Ia juga mempertanyakan status operasional Big Mall saat ini. Menurutnya, belum jelas apakah seluruh area telah dibuka kembali atau hanya bagian tertentu yang dianggap aman dari dampak kebakaran.
“Setahu saya, area yang terdampak belum sepenuhnya selesai diperbaiki. Tapi mall sudah kembali beroperasi. Ini perlu penjelasan,” ucapnya.
Deni menekankan bahwa pembukaan kembali mall seharusnya mengedepankan aspek keselamatan publik. Ia mendesak agar area yang terdampak benar-benar diisolasi hingga proses pemulihan rampung.

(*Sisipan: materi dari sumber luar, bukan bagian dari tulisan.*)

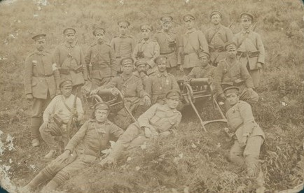 Войници от 3-та картечна рота при 24-и черноморски полк – Бургас.
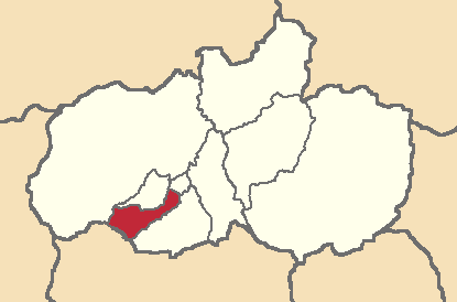 Mapa localizador del cantón en Tungurahua, Ecuador
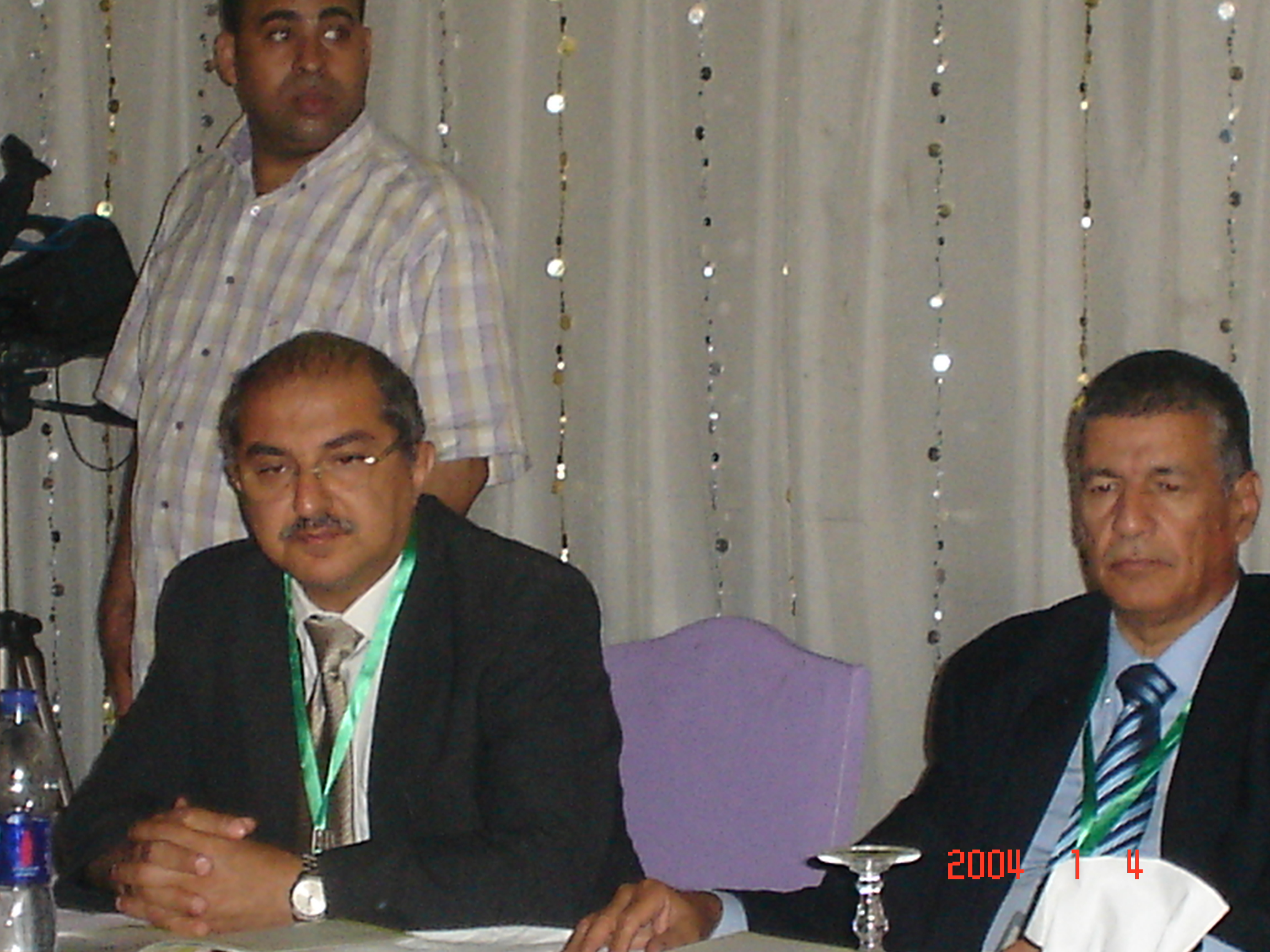 الدكتور طارق الجمال (يسار) والدكتور علي زين العابدين الخولي يرأسان إحدى جلسات المؤتمر الدولي لجراحة اليد والجراحات الميكروسكوبية بمدينة المنيا في أكتوبر 2012
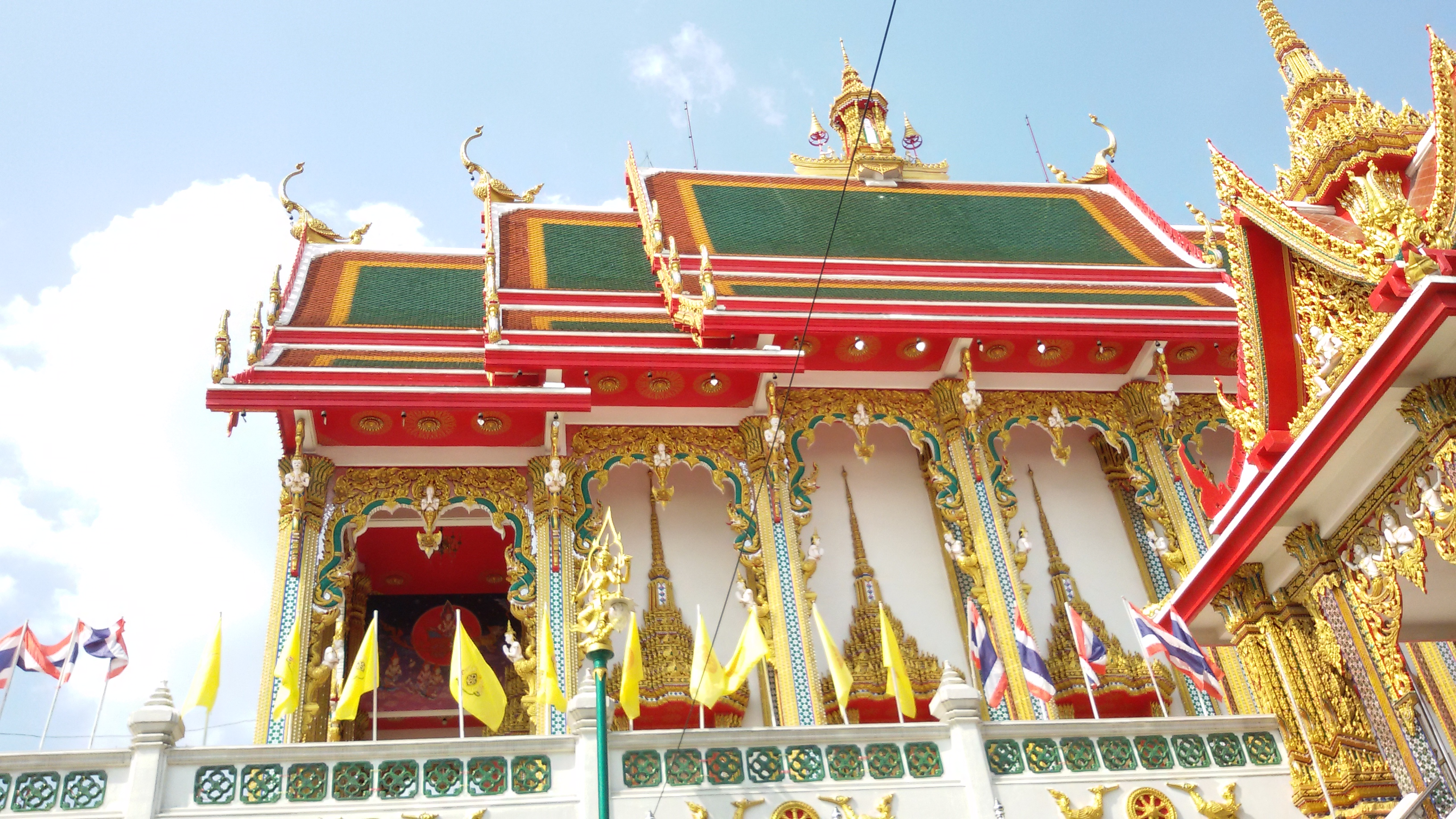 วัดบ่อ

Tak hanya itu, Deni juga menyoroti lemahnya sistem keamanan gedung saat insiden terjadi. Ia menilai alat pemadam otomatis seperti sprinkler dan hydrant tidak bekerja optimal, bahkan cenderung gagal fungsi.
“Ini jadi catatan serius. Sistem keamanan terbukti tidak responsif saat kebakaran. Ini harus dievaluasi total,” tegasnya.
Ia menegaskan, DPRD akan aktif mengawal proses investigasi hingga tuntas. Pihaknya meminta manajemen Big Mall terbuka dalam memberikan informasi, termasuk soal progres perbaikan dan pemenuhan standar keamanan gedung.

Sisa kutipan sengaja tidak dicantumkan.